Plaintiff Aloha Airlines, Inc. (Aloha) and defendant Hawaiian Airlines, Inc. (HAL) are both air carriers incorporated in the State of Hawaii. By virtue of certificates of public convenience and necessity issued to them by the Civil Aeronautics Board (CAB), they provide nearly all air transportation of persons, property and mail among the several islands of the State of Hawaii.

In the original complaint of July 3, 1972, plaintiff alleged that defendant beginning as early as 1968 engaged in an attempt to monopolize this inter-island air transportation system in violation of § 2 of the Sherman Act (15 U.S.C. § 2). Plaintiff listed seven acts which defendant allegedly undertook “with the predatory intent and purpose of eliminating plaintiff as a viable competitor” (|f 11 of the Complaint) and “with full knowledge of its impact on plaintiff and with the intent of injuring or destroying plaintiff” (f[ 12 of the Complaint). These are: (1) excessive (vis-a-vis the needs of the public) flight schedules; (2) excessive purchasing, ordering, leasing (or agreeing to lease) of aircraft; (3) misrepresenting its schedule to the public, (4) providing below cost servicing to interstate air carriers between stops; (5 & 6) publicizing the fact that plaintiff and defendant should merge, while twice in bad faith renouncing merger agreements into which defendant had entered; and (7) opposing before the CAB plaintiff’s request for a subsidy. As a result of these alleged practices, plaintiff claims it was damaged in the amount of $7,700,000 and prays for treble damages under Section 4 of the Clayton Act (15 U.S.C. § 15).

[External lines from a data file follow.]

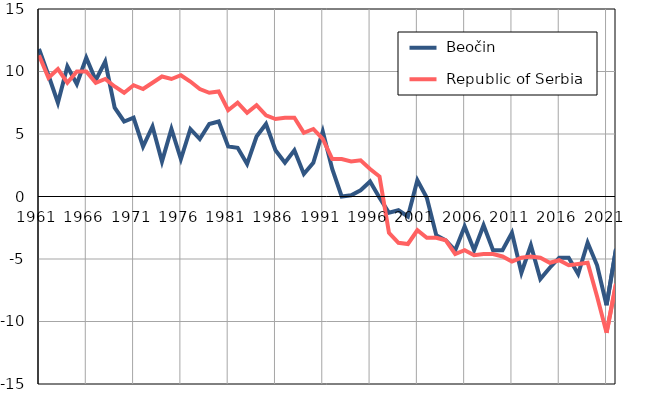
| Category |  Beočin |  Republic of Serbia |
|---|---|---|
| 1961.0 | 11.8 | 11.3 |
| 1962.0 | 9.7 | 9.5 |
| 1963.0 | 7.5 | 10.2 |
| 1964.0 | 10.4 | 9.1 |
| 1965.0 | 9 | 10 |
| 1966.0 | 11.1 | 10 |
| 1967.0 | 9.3 | 9.1 |
| 1968.0 | 10.8 | 9.4 |
| 1969.0 | 7.1 | 8.8 |
| 1970.0 | 6 | 8.3 |
| 1971.0 | 6.3 | 8.9 |
| 1972.0 | 4 | 8.6 |
| 1973.0 | 5.6 | 9.1 |
| 1974.0 | 2.8 | 9.6 |
| 1975.0 | 5.4 | 9.4 |
| 1976.0 | 3 | 9.7 |
| 1977.0 | 5.4 | 9.2 |
| 1978.0 | 4.6 | 8.6 |
| 1979.0 | 5.8 | 8.3 |
| 1980.0 | 6 | 8.4 |
| 1981.0 | 4 | 6.9 |
| 1982.0 | 3.9 | 7.5 |
| 1983.0 | 2.6 | 6.7 |
| 1984.0 | 4.8 | 7.3 |
| 1985.0 | 5.8 | 6.5 |
| 1986.0 | 3.7 | 6.2 |
| 1987.0 | 2.7 | 6.3 |
| 1988.0 | 3.7 | 6.3 |
| 1989.0 | 1.8 | 5.1 |
| 1990.0 | 2.7 | 5.4 |
| 1991.0 | 5.2 | 4.6 |
| 1992.0 | 2.2 | 3 |
| 1993.0 | 0 | 3 |
| 1994.0 | 0.1 | 2.8 |
| 1995.0 | 0.5 | 2.9 |
| 1996.0 | 1.2 | 2.2 |
| 1997.0 | -0.1 | 1.6 |
| 1998.0 | -1.3 | -2.9 |
| 1999.0 | -1.1 | -3.7 |
| 2000.0 | -1.6 | -3.8 |
| 2001.0 | 1.3 | -2.7 |
| 2002.0 | -0.1 | -3.3 |
| 2003.0 | -3.1 | -3.3 |
| 2004.0 | -3.5 | -3.5 |
| 2005.0 | -4.3 | -4.6 |
| 2006.0 | -2.4 | -4.3 |
| 2007.0 | -4.3 | -4.7 |
| 2008.0 | -2.3 | -4.6 |
| 2009.0 | -4.3 | -4.6 |
| 2010.0 | -4.3 | -4.8 |
| 2011.0 | -2.9 | -5.2 |
| 2012.0 | -6.1 | -4.9 |
| 2013.0 | -3.9 | -4.8 |
| 2014.0 | -6.6 | -4.9 |
| 2015.0 | -5.7 | -5.3 |
| 2016.0 | -4.9 | -5.1 |
| 2017.0 | -4.9 | -5.5 |
| 2018.0 | -6.2 | -5.4 |
| 2019.0 | -3.7 | -5.3 |
| 2020.0 | -5.5 | -8 |
| 2021.0 | -8.7 | -10.9 |
| 2022.0 | -4.2 | -7 |
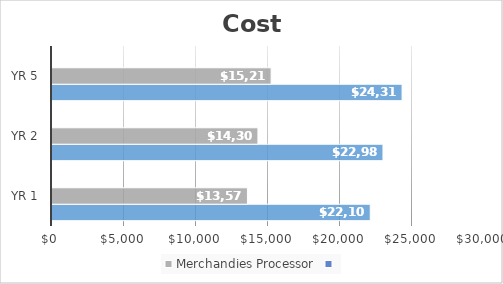
| Category | Store/Warehouse Mgr. | Merchandies Processor | Series 2 |
|---|---|---|---|
| YR 1 | 22100 | 13572 |  |
| YR 2 | 22984 | 14302 |  |
| YR 5 | 24310 | 15217 |  |
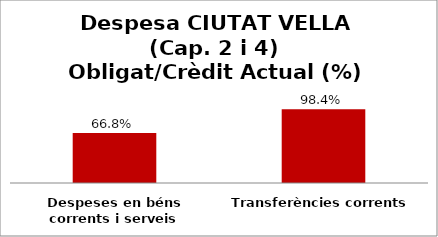
| Category | Series 0 |
|---|---|
| Despeses en béns corrents i serveis | 0.668 |
| Transferències corrents | 0.984 |
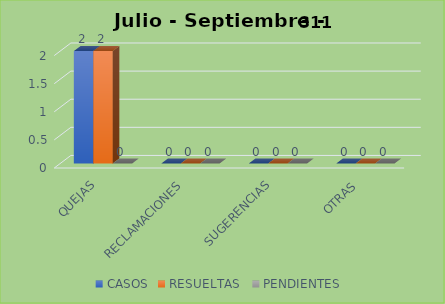
| Category | CASOS | RESUELTAS  | PENDIENTES  |
|---|---|---|---|
| QUEJAS | 2 | 2 | 0 |
| RECLAMACIONES | 0 | 0 | 0 |
| SUGERENCIAS | 0 | 0 | 0 |
| OTRAS | 0 | 0 | 0 |
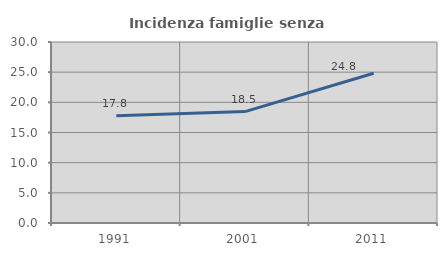
| Category | Incidenza famiglie senza nuclei |
|---|---|
| 1991.0 | 17.778 |
| 2001.0 | 18.47 |
| 2011.0 | 24.818 |
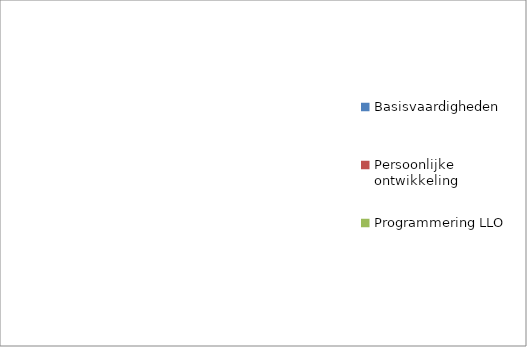
| Category | Series 0 |
|---|---|
| Basisvaardigheden | 0 |
| Persoonlijke ontwikkeling | 0 |
| Programmering LLO | 0 |
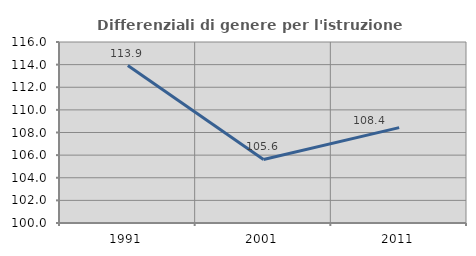
| Category | Differenziali di genere per l'istruzione superiore |
|---|---|
| 1991.0 | 113.92 |
| 2001.0 | 105.619 |
| 2011.0 | 108.432 |
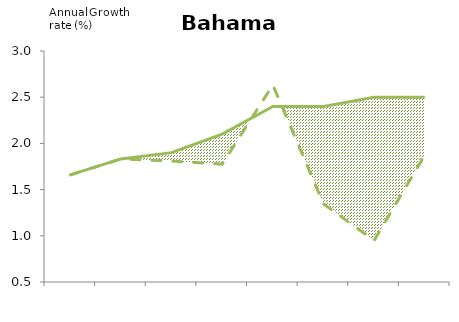
| Category | Series 1 | Series 2 |
|---|---|---|
| 0 | 1.659 | 1.659 |
| 1 | 1.832 | 1.832 |
| 2 | 1.9 | 1.809 |
| 3 | 2.1 | 1.775 |
| 4 | 2.4 | 2.632 |
| 5 | 2.4 | 1.346 |
| 6 | 2.5 | 0.949 |
| 7 | 2.5 | 1.872 |
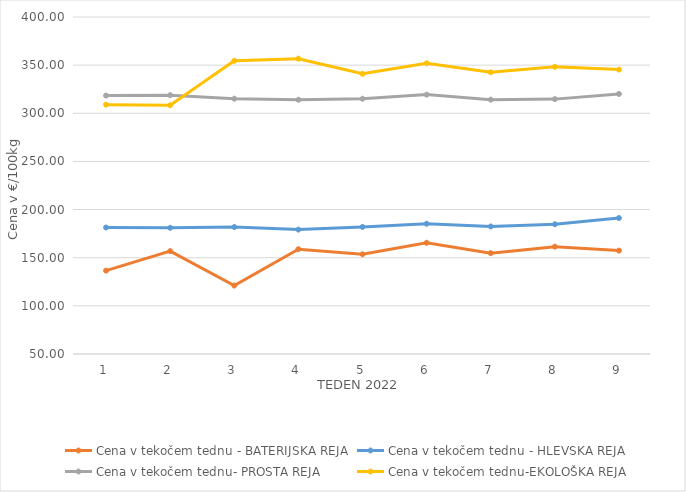
| Category | Cena v tekočem tednu - BATERIJSKA REJA | Cena v tekočem tednu - HLEVSKA REJA | Cena v tekočem tednu- PROSTA REJA | Cena v tekočem tednu-EKOLOŠKA REJA |
|---|---|---|---|---|
| 1.0 | 136.59 | 181.38 | 318.4 | 308.97 |
| 2.0 | 156.88 | 181.07 | 318.82 | 308.28 |
| 3.0 | 121.07 | 181.83 | 315.14 | 354.48 |
| 4.0 | 158.82 | 179.22 | 314.08 | 356.72 |
| 5.0 | 153.55 | 181.96 | 315.1 | 341.03 |
| 6.0 | 165.51 | 185.31 | 319.38 | 351.9 |
| 7.0 | 154.74 | 182.45 | 314.16 | 342.59 |
| 8.0 | 161.48 | 184.77 | 314.71 | 348.28 |
| 9.0 | 157.38 | 191.21 | 320.1 | 345.35 |
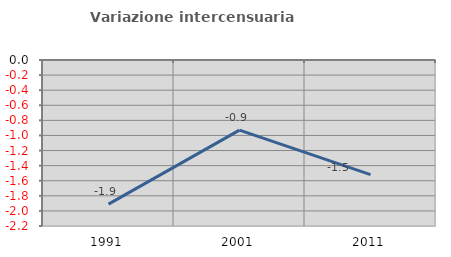
| Category | Variazione intercensuaria annua |
|---|---|
| 1991.0 | -1.91 |
| 2001.0 | -0.929 |
| 2011.0 | -1.519 |
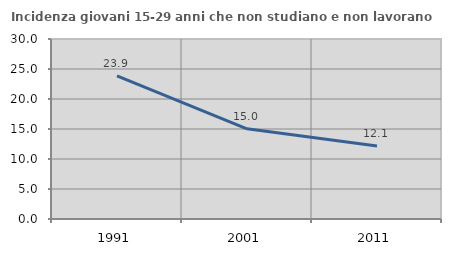
| Category | Incidenza giovani 15-29 anni che non studiano e non lavorano  |
|---|---|
| 1991.0 | 23.862 |
| 2001.0 | 15.038 |
| 2011.0 | 12.15 |
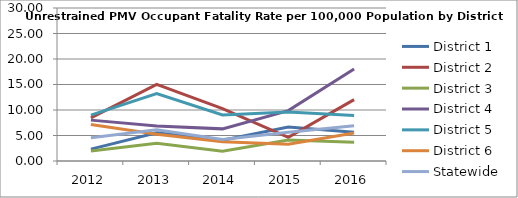
| Category | District 1 | District 2 | District 3 | District 4 | District 5 | District 6 | Statewide |
|---|---|---|---|---|---|---|---|
| 2012.0 | 2.321 | 8.451 | 1.971 | 8.014 | 8.996 | 7.159 | 4.575 |
| 2013.0 | 5.516 | 15.011 | 3.46 | 6.883 | 13.242 | 5.224 | 6.141 |
| 2014.0 | 4.065 | 10.277 | 1.899 | 6.299 | 9.024 | 3.769 | 4.222 |
| 2015.0 | 6.666 | 4.656 | 4.135 | 9.876 | 9.614 | 3.269 | 5.62 |
| 2016.0 | 5.65 | 12.029 | 3.66 | 18.046 | 8.939 | 5.499 | 6.892 |
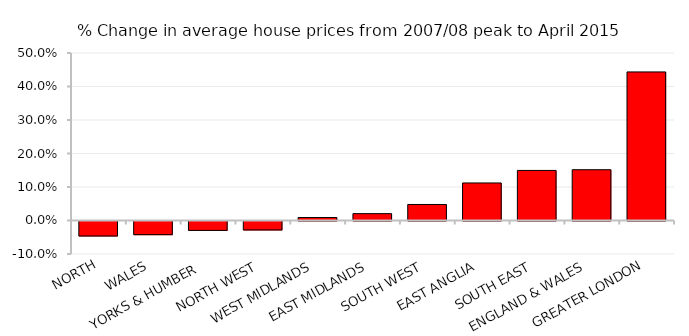
| Category | % Change |
|---|---|
| NORTH | -0.045 |
| WALES | -0.041 |
| YORKS & HUMBER  | -0.028 |
| NORTH WEST | -0.027 |
| WEST MIDLANDS | 0.009 |
| EAST MIDLANDS | 0.02 |
| SOUTH WEST | 0.048 |
| EAST ANGLIA | 0.112 |
| SOUTH EAST | 0.149 |
| ENGLAND & WALES | 0.152 |
| GREATER LONDON | 0.443 |
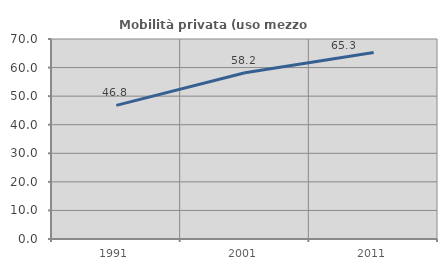
| Category | Mobilità privata (uso mezzo privato) |
|---|---|
| 1991.0 | 46.779 |
| 2001.0 | 58.177 |
| 2011.0 | 65.293 |
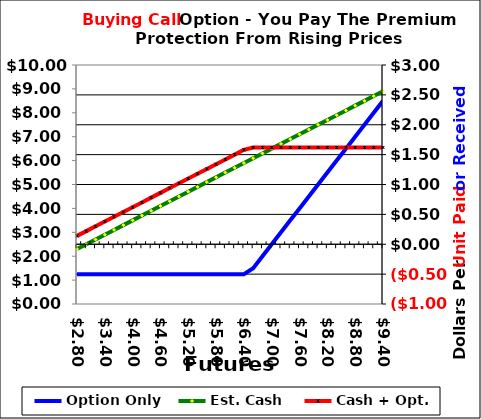
| Category | Option Only |
|---|---|
| 2.799999999999997 | -0.5 |
| 2.9999999999999973 | -0.5 |
| 3.1999999999999975 | -0.5 |
| 3.3999999999999977 | -0.5 |
| 3.599999999999998 | -0.5 |
| 3.799999999999998 | -0.5 |
| 3.9999999999999982 | -0.5 |
| 4.199999999999998 | -0.5 |
| 4.399999999999999 | -0.5 |
| 4.599999999999999 | -0.5 |
| 4.799999999999999 | -0.5 |
| 4.999999999999999 | -0.5 |
| 5.199999999999999 | -0.5 |
| 5.3999999999999995 | -0.5 |
| 5.6 | -0.5 |
| 5.8 | -0.5 |
| 6.0 | -0.5 |
| 6.2 | -0.5 |
| 6.4 | -0.5 |
| 6.6000000000000005 | -0.4 |
| 6.800000000000001 | -0.2 |
| 7.000000000000001 | 0 |
| 7.200000000000001 | 0.2 |
| 7.400000000000001 | 0.4 |
| 7.600000000000001 | 0.6 |
| 7.800000000000002 | 0.8 |
| 8.000000000000002 | 1 |
| 8.200000000000001 | 1.2 |
| 8.4 | 1.4 |
| 8.6 | 1.6 |
| 8.799999999999999 | 1.8 |
| 8.999999999999998 | 2 |
| 9.199999999999998 | 2.2 |
| 9.399999999999997 | 2.4 |
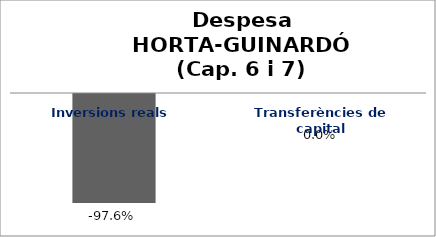
| Category | Series 0 |
|---|---|
| Inversions reals | -0.976 |
| Transferències de capital | 0 |
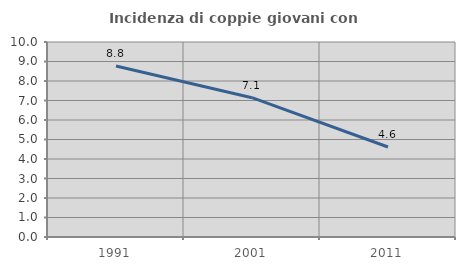
| Category | Incidenza di coppie giovani con figli |
|---|---|
| 1991.0 | 8.772 |
| 2001.0 | 7.143 |
| 2011.0 | 4.615 |

Pursuant to F.R.Civ.P. 12(c), defendant now moves for an order dismissing plaintiff’s complaint on the grounds that (1) it fails to state a claim upon which relief can be granted and/or (2) this court lacks jurisdiction over the subject matter and parties. Alternatively, on the same basis, defendant moves under F.R.Civ.P. 56 for an order of summary judgment as to all the claims alleged in the complaint. If neither of the above are granted, the defendant then requests that certain allegations in the complaint be stricken pursuant to F.R.Civ.P. 12(f).

Defendant’s motions are based on four alternative contentions. First, the CAB has exclusive jurisdiction over the subject matter of this action. Second, the CAB has primary jurisdiction and this Court should await further proceedings by the Board. Third, plaintiff’s complaint fails to allege the necessary elements for an attempt to monopolize which is prohibited by § 2 of the Sherman Act. Fourth, Eastern Railroad Presidents Conference v. Noerr Motor Freight, Inc., 365 U.S. 127, 81 S.Ct. 523, 5 L.Ed.2d 464 (1961) forbids any antitrust claim based on defendant’s opposition to Aloha’s subsidy request before the CAB.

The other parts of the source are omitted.